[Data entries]
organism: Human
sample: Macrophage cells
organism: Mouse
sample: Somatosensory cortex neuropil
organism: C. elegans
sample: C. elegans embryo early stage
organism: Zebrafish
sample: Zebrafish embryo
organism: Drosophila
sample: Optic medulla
--
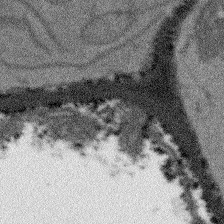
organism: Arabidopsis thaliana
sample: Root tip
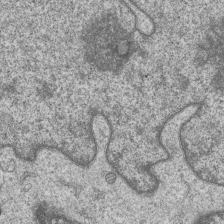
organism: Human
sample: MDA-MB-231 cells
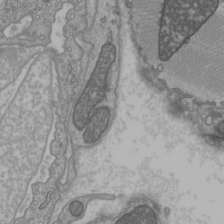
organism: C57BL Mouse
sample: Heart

Task objective:
Return the lines above that include the string "organism".

Response box:
organism: Human
organism: Mouse
organism: C. elegans
organism: Zebrafish
organism: Drosophila
organism: Arabidopsis thaliana
organism: Human
organism: C57BL Mouse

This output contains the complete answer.